# Dataset entries:

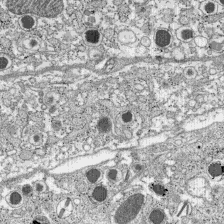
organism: C57BL Mouse
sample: Pancreatic islet
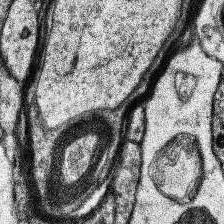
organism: Human
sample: Temporal Lobe
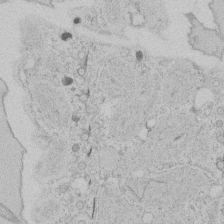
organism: Tetrahymena
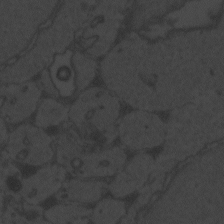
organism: Zebrafish
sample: Macrophage infected with Toxoplasma gondii
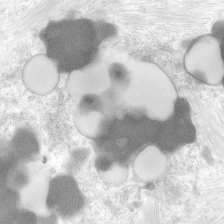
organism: Human
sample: Neocortex
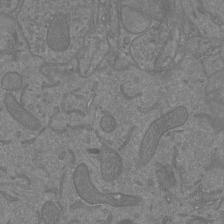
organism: Mouse
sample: Cortical neurons
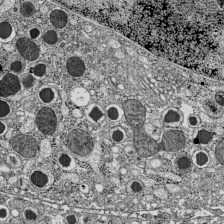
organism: C57BL Mouse
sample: Pancreatic islet
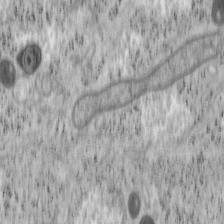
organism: Human
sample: HeLa cells
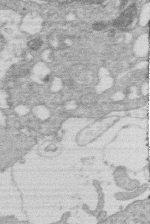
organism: Human
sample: Macrophage cells
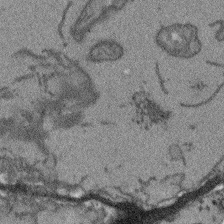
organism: Arabidopsis thaliana
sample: Root tip
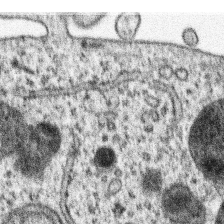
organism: Human
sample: HeLa cells
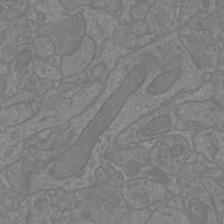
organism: Mouse
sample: Cortical neurons
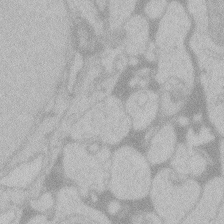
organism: Zebrafish
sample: Macrophage infected with Toxoplasma gondii
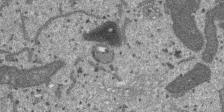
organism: Human
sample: Lung epithelial cells infected with SARS-CoV-2
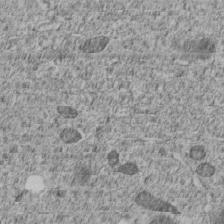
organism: C. elegans
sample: C. elegans embryo early stage
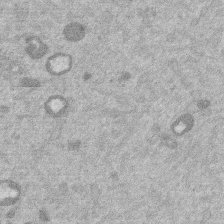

# Activity:
An exact copy of every entry, pictures left out, is what to write here.

# Answer to this exercise:
organism: C57BL Mouse
sample: Pancreatic islet
organism: Human
sample: Temporal Lobe
organism: Tetrahymena
organism: Zebrafish
sample: Macrophage infected with Toxoplasma gondii
organism: Human
sample: Neocortex
organism: Mouse
sample: Cortical neurons
organism: C57BL Mouse
sample: Pancreatic islet
organism: Human
sample: HeLa cells
organism: Human
sample: Macrophage cells
organism: Arabidopsis thaliana
sample: Root tip
organism: Human
sample: HeLa cells
organism: Mouse
sample: Cortical neurons
organism: Zebrafish
sample: Macrophage infected with Toxoplasma gondii
organism: Human
sample: Lung epithelial cells infected with SARS-CoV-2
organism: C. elegans
sample: C. elegans embryo early stage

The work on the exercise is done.